To understand the origin of the non-adiabatic shift of the harmonic spectra, we have computed the harmonic spectra with respect to different delay in the adiabatic limit. To this end we have designed the driving pulse with a trapezoidal envelope of 12oc length with 1oc rising time from zero to maximum amplitude, 10oc constant amplitude and 1oc falling time back to zero. We take the frequency of the driver as $\omega _{driver}(\tau )=\omega _{IR-IR}^{center}(\tau )$ and the intensity of the driver as $I_{driver}(\tau )=I_{IR-IR}^{center}(\tau )$. Therefore, now we drive the atomic system with the modified frequency, i.e., the central frequency of the composite IR-IR driver at given $\tau$ value, along with the reduced contribution of the non-adiabatic effect due to the change in intensity over the pulse length. We have extracted the central (peak) position of the harmonic bands (as explained earlier) over the range of delays and plotted along with the $n^{th}$ order of the driving central frequency ($\omega _{IR-IR}^{center}(\tau )$) in Fig. 4. For a comparison we have plotted the same for the harmonics generated with the original IR-IR driving. Clearly the shift of the harmonic band peaks (centers) other than that due to the shift of the driving pulse’s frequency is reduced near zero for $0$, $1T_{oc}$ and $2T_{oc}$ ((a)-(c) of Fig. 4) in the adiabatic limit. This explains that the red (blue in some cases) shifts are due to the non-adiabatic dynamics of HHG in the short pulse limit.
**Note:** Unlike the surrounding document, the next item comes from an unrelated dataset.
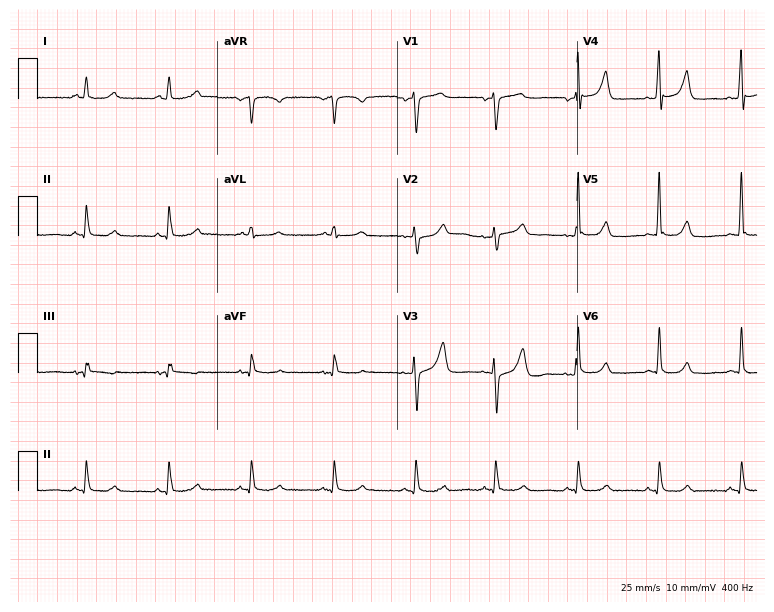
12-lead ECG from a 71-year-old woman. Screened for six findings — first-degree AV block, right bundle branch block, left bundle branch block, sinus bradycardia, atrial fibrillation, sinus tachycardia — none is recorded. Only these six findings were labelled.
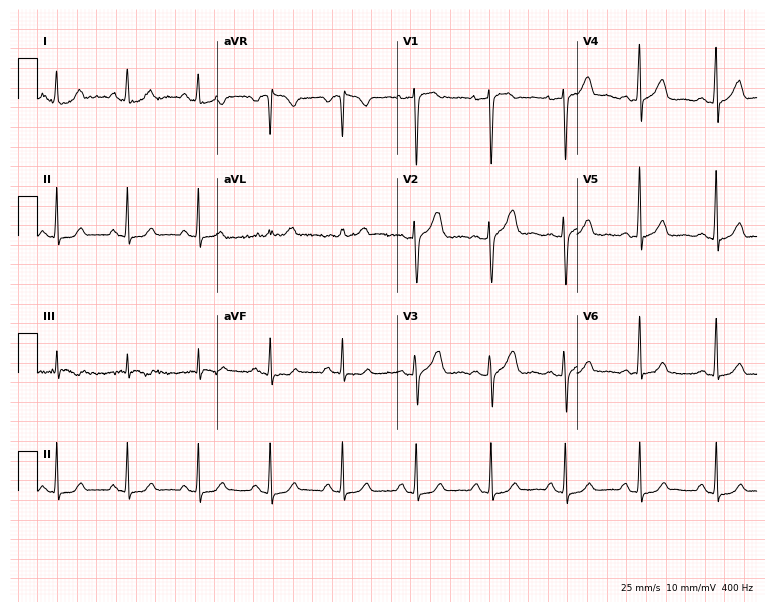
12-lead ECG (7.3-second recording at 400 Hz) from a 47-year-old woman. Screened for six findings — first-degree AV block, right bundle branch block, left bundle branch block, sinus bradycardia, atrial fibrillation, sinus tachycardia — none is recorded. Other findings, if any, are not listed.

Further, the temporal origin of the red-shift can be identified from the time-frequency analysis of the harmonic generation. The time-frequency response of of the near-cutoff harmonics generated at different delays around $1T_{oc}$ are presented in Fig. 5. The pulse centers vary from $t= 2.9-3.1 ~T_{oc}$ in this delay range from $0.8-1.2 ~T_{oc}$ (see the vertical dashed line at $3.0T_{oc}$) From the time-frequency response (TFR) it is clear that the harmonics are dominantly generated in the “falling edge” of the IR-IR pulse. In this scenario, the major part of the contributing return electron trajectories experience a drop in the electric field within its return (with respect to the conventional flat pulse) time, $\sim T/2$. This leads to an additional phase shift of the return electron amplitude which in turn leads to the shift of the harmonic peaks towards the red side [10,18].

 

Fig. 5. Time-frequency responses of the harmonic generation for different delays are shown in color map (log scale). Color scales are given on the right-side of each map. Corresponding driving electric fields are shown in dashed lines in each plot (electric field scales are within $\pm 0.15$ au in y-axis).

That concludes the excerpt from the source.